The effects of dexamethasone and tetradecanoyl phorbol acetate on
plasminogen activator release by human acute myeloid leukemia cells
EL Wilson, P Jacobs and EB Dowdle
This investigation was undertaken to examine the extent to which leukemic
cell functions are susceptible to regulation in vitro and to investigate
their heterogeneity in this regard. Since plasminogen activator release is
known to be a modulatable cellular function that can be influenced by
antiinflammatory steroids and tetradecanoyl phorbol acetate (TPA), the
effect of these two compounds on the secretion of urokinase- or tissue-type
enzymes by leukemic cells was studied.
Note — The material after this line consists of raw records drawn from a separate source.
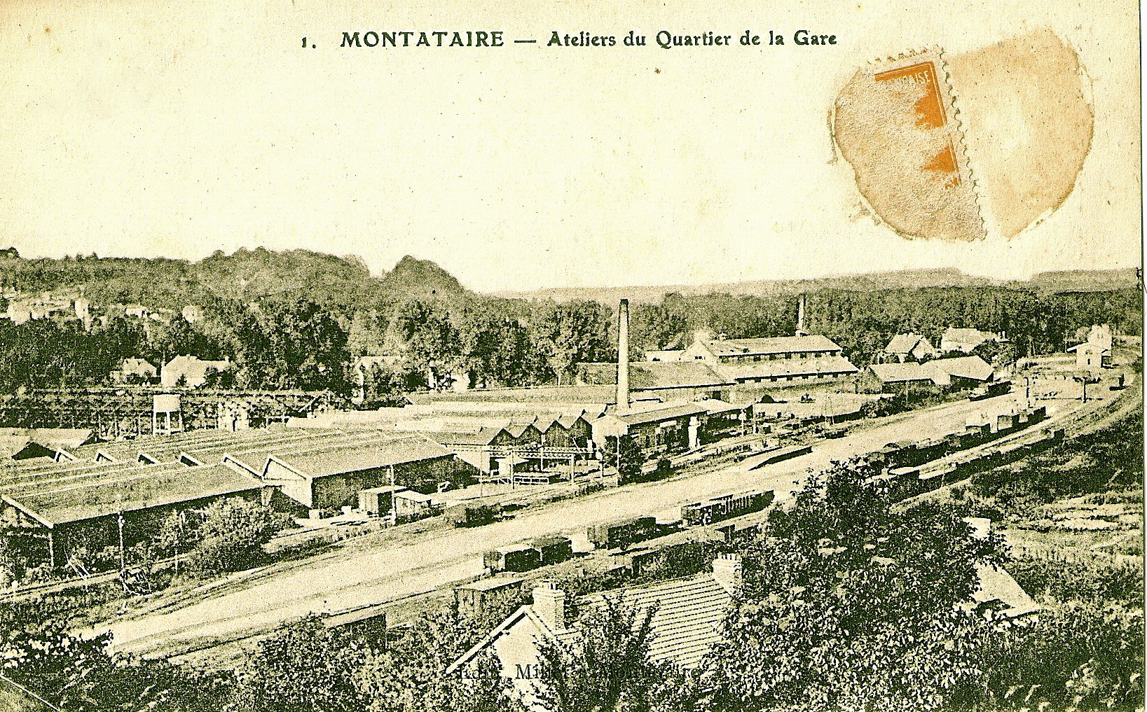 Carte postale ancienne éditée par Millet (?) à Montataire, N°1MONTATAIRE : Ateliers du quartier de la Gare
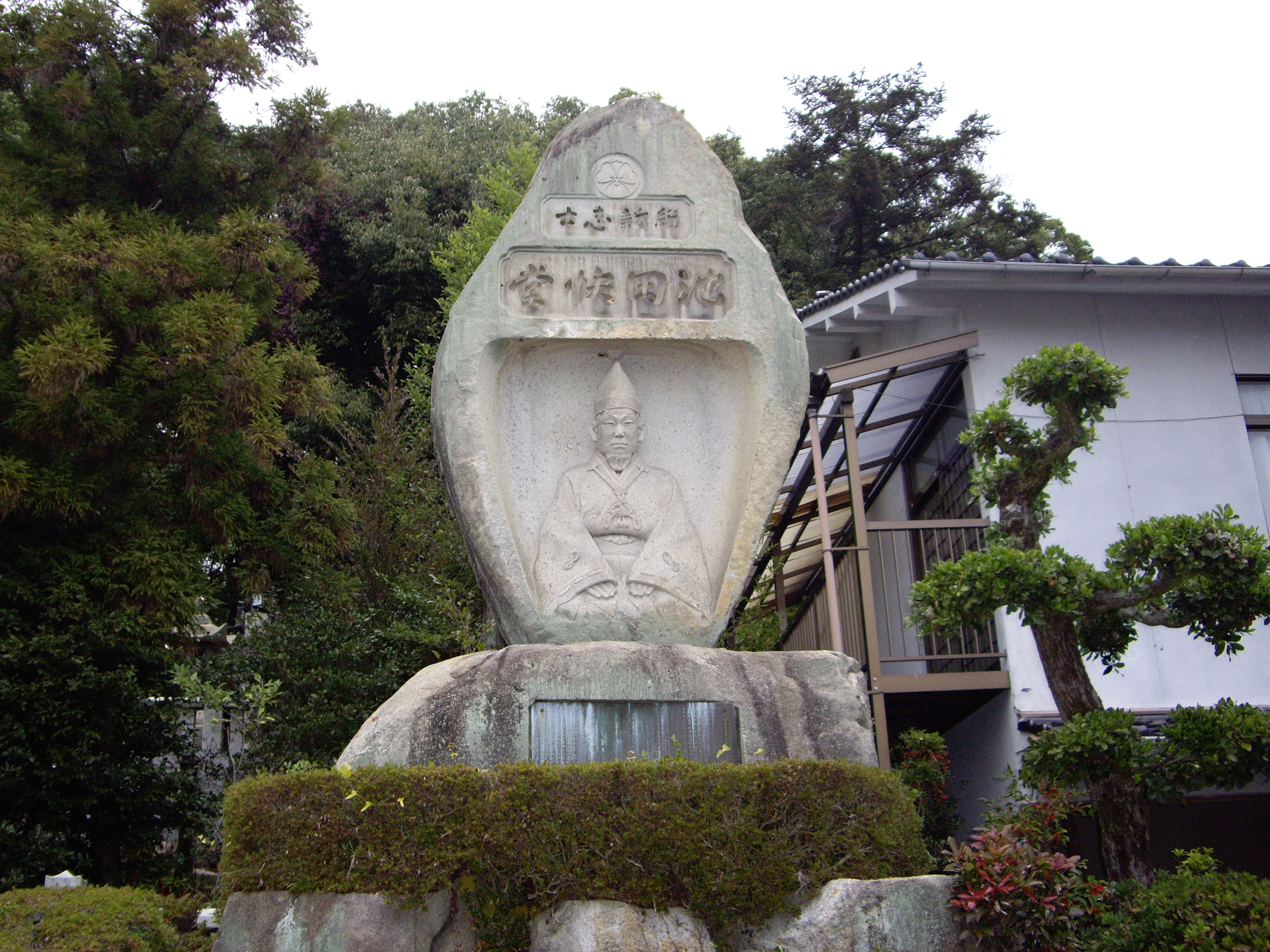 池田快堂碑
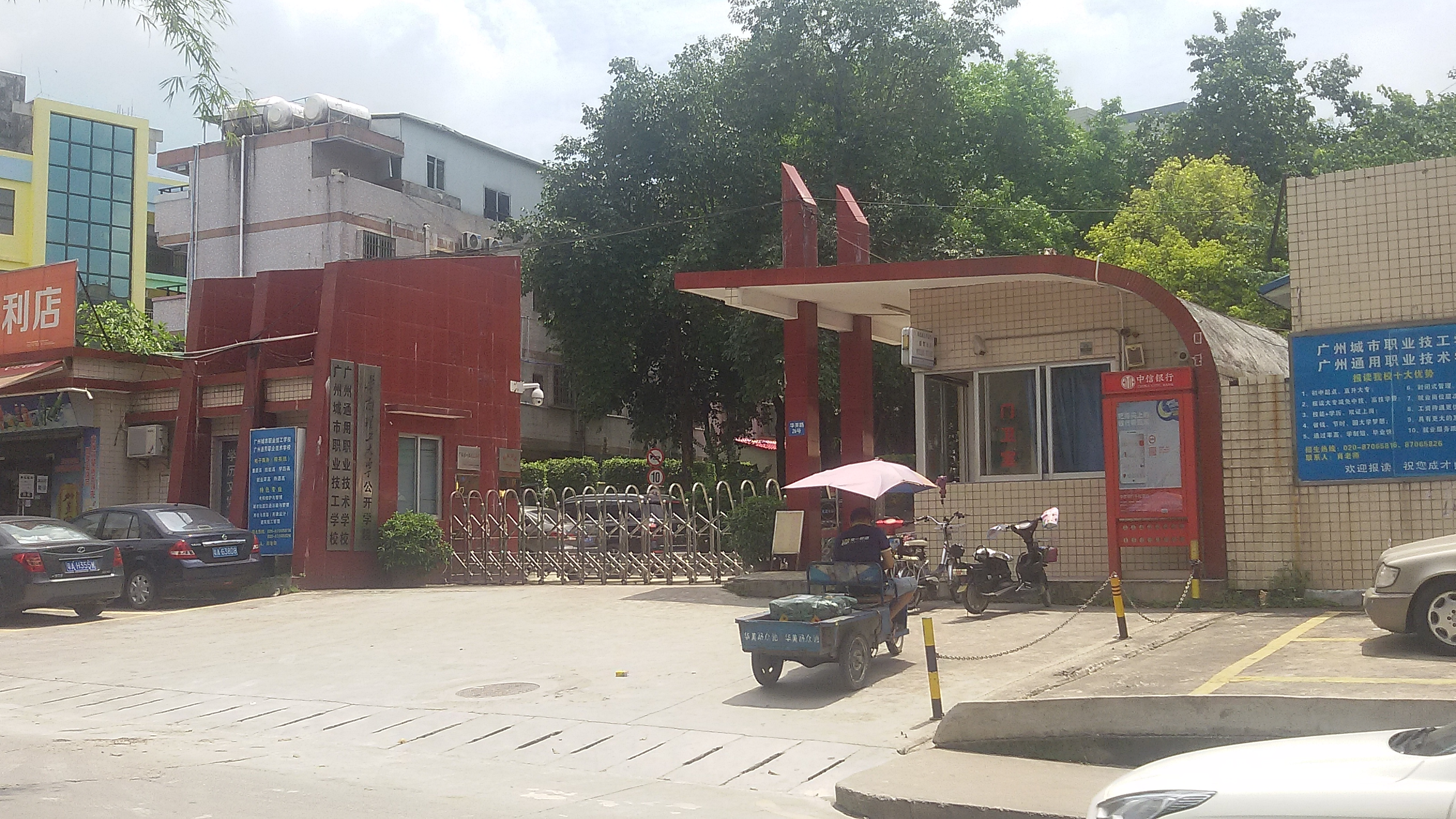 粵語: 廣州城市職業技工學校大門
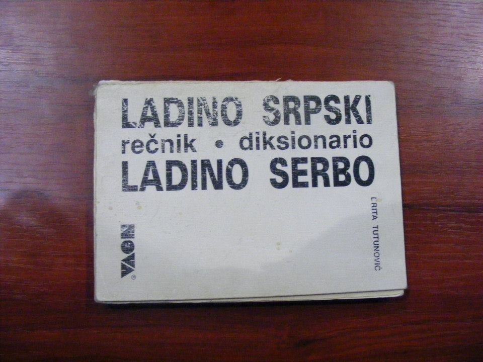 Српски (ћирилица): прва страна речника
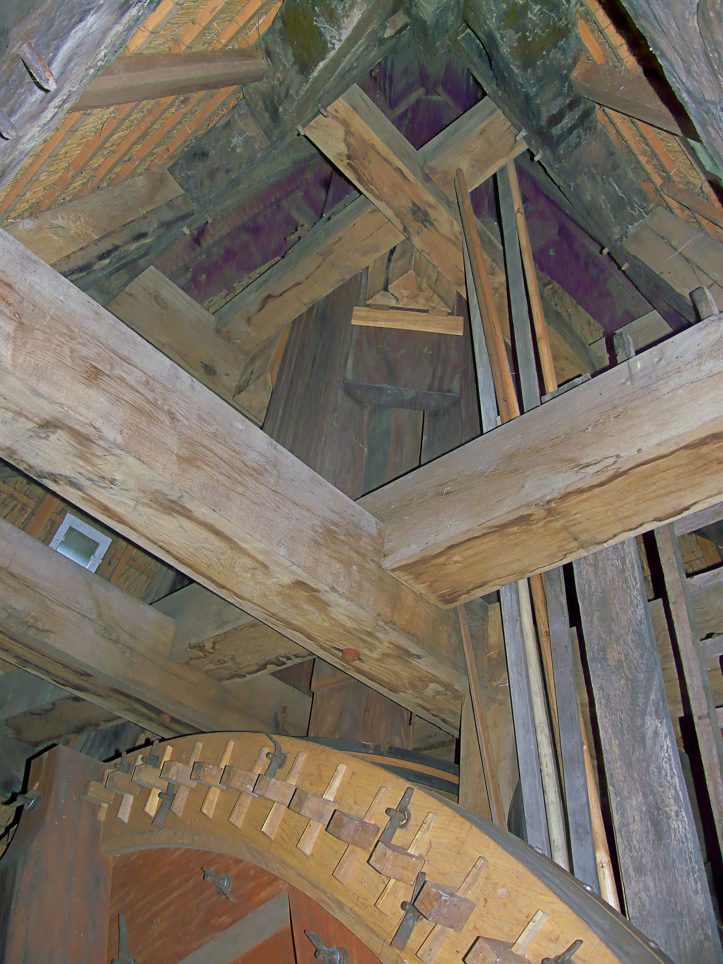 Noordeveldse molen, Dussen, Netherlands, koker in ondertoren met waterwiel)
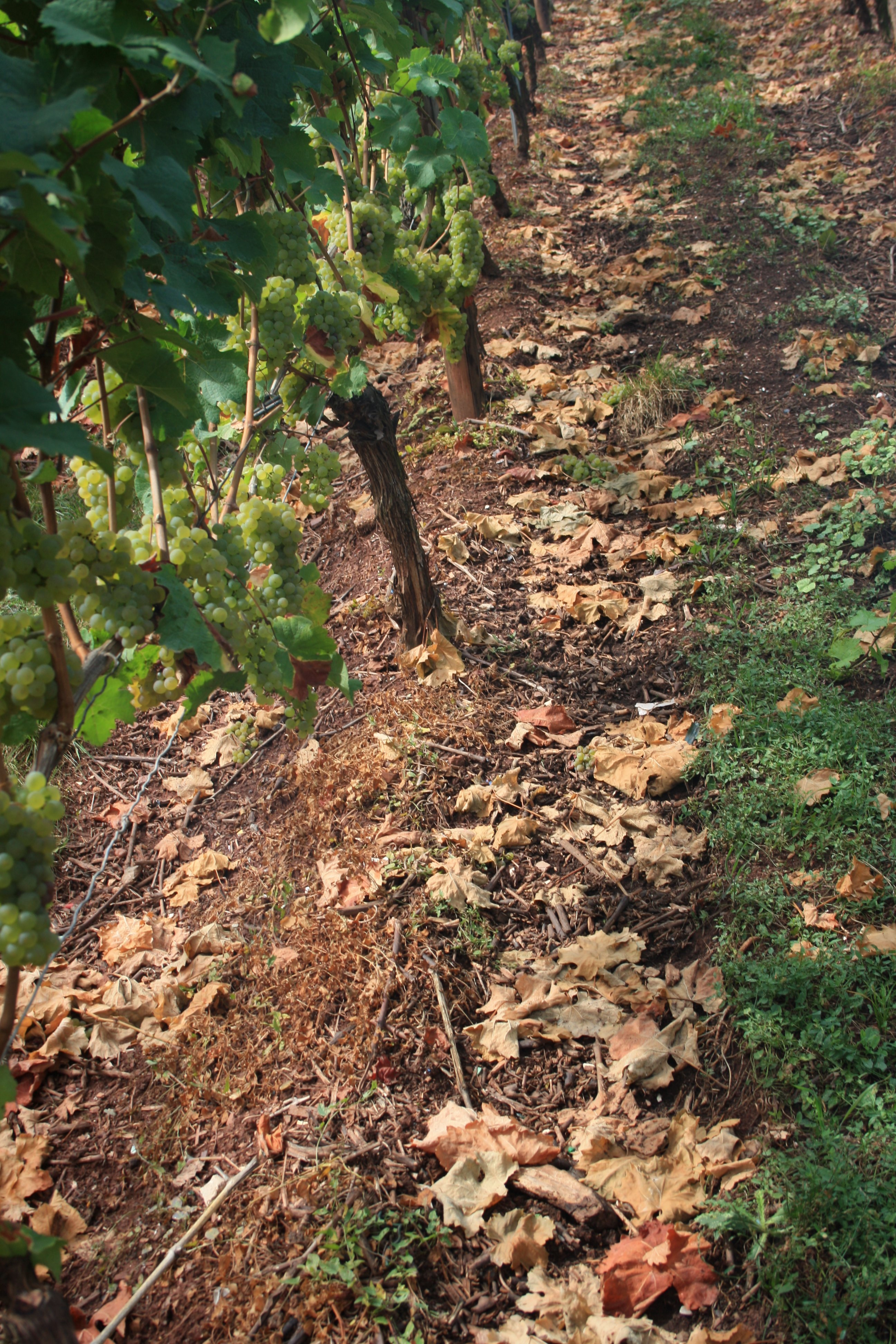 Weinberge Nierstein Entlaubung der Traubenzone
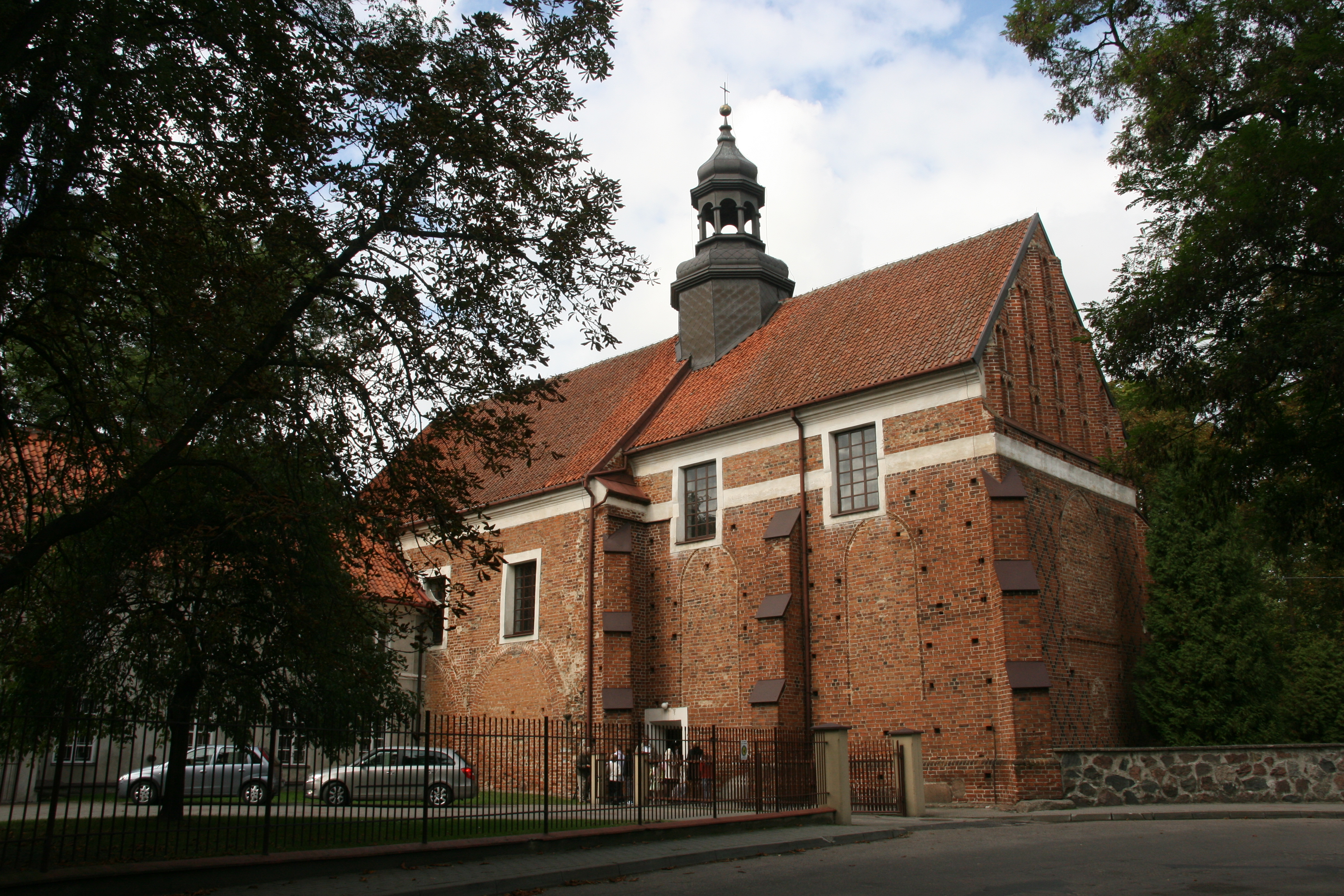 Ciechanów - kościół augustianów p.w. Nawiedzenia NMP, XIV w. (zabytek nr A/91)
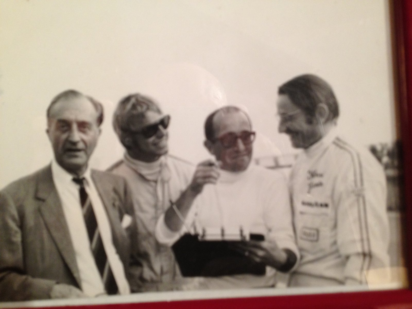 Photo avec CFS
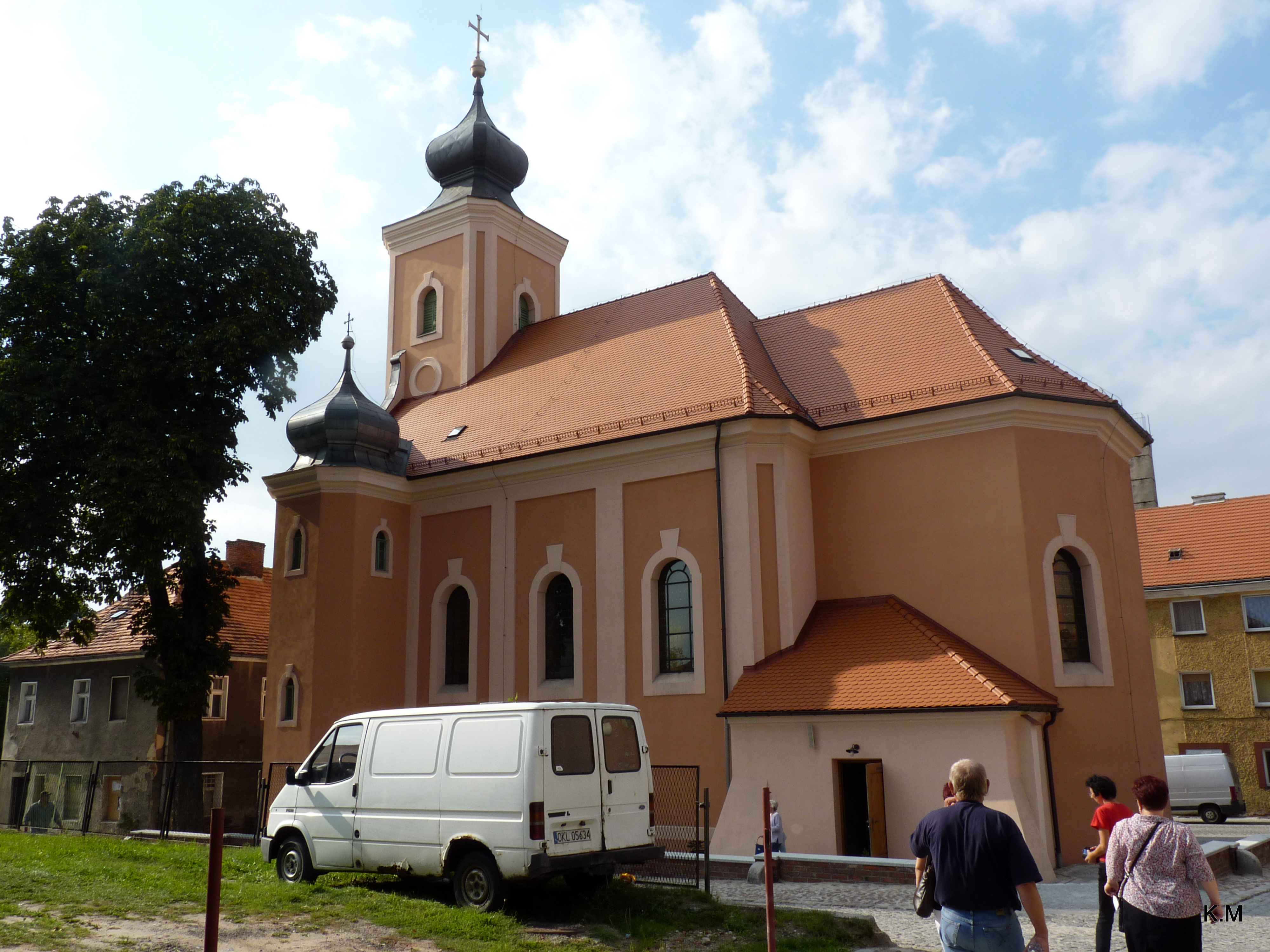 Byczyna - Kościól św Trójcy
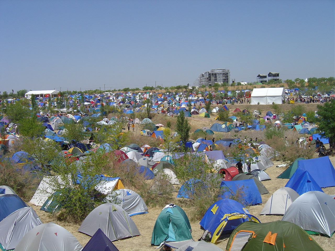 Zona de acampada (con escenarios al fondo) en Festimad 2005.
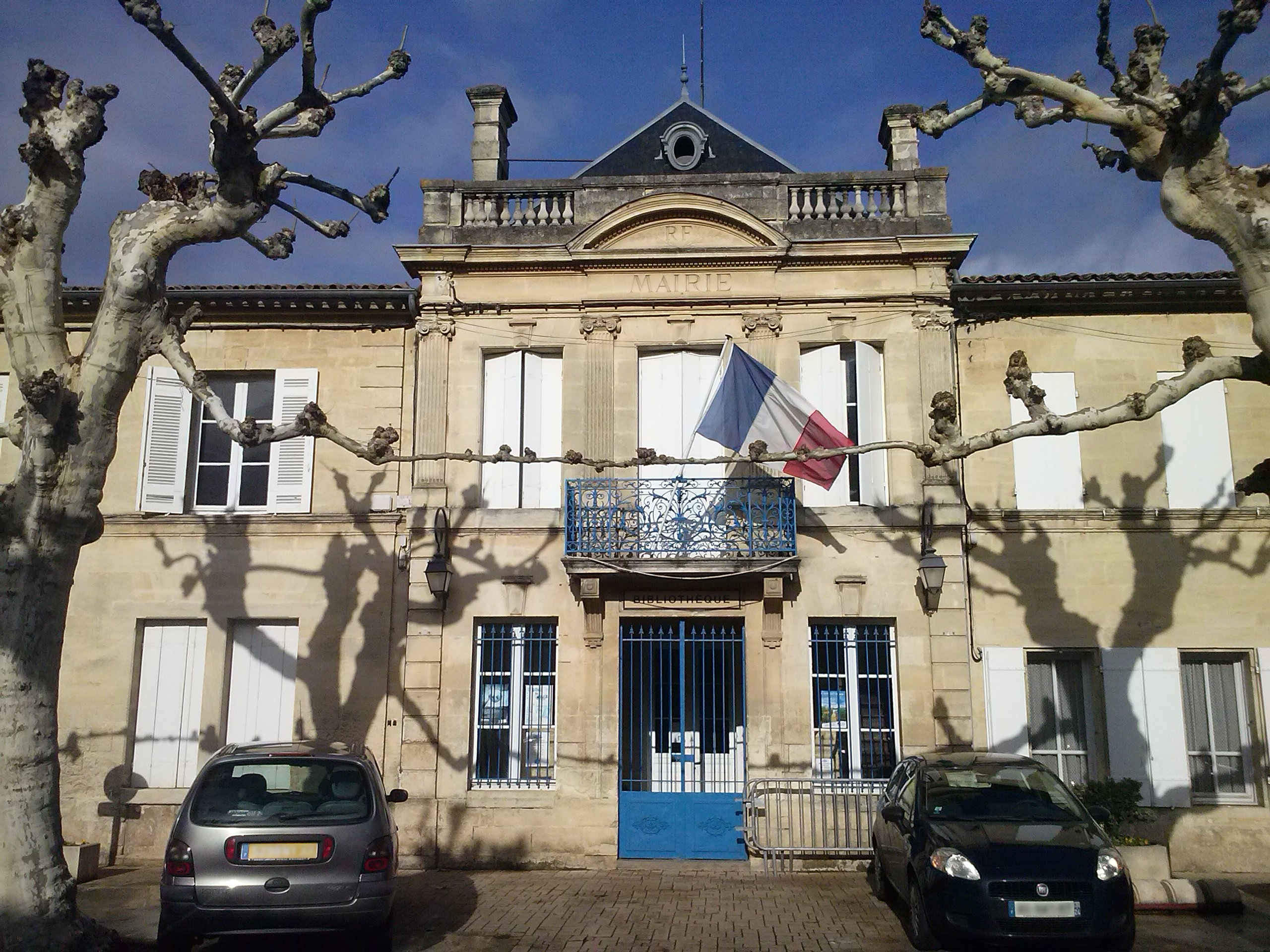 Mairie de Sainte-Terre

The release of both enzyme species
could be stimulated or suppressed by these substances by mechanisms that
were inhibitable by actinomycin-D and hence required transcription of new
mRNA. Plasminogen activator release by cells from 41/45 patients with AML
was either stimulated or inhibited by 10(-7) M dexamethasone, implying that
most AML cells possess glucocorticoid receptors. In 26/45 cases, the enzyme
was inhibited by this steroid to less than 25% of control values.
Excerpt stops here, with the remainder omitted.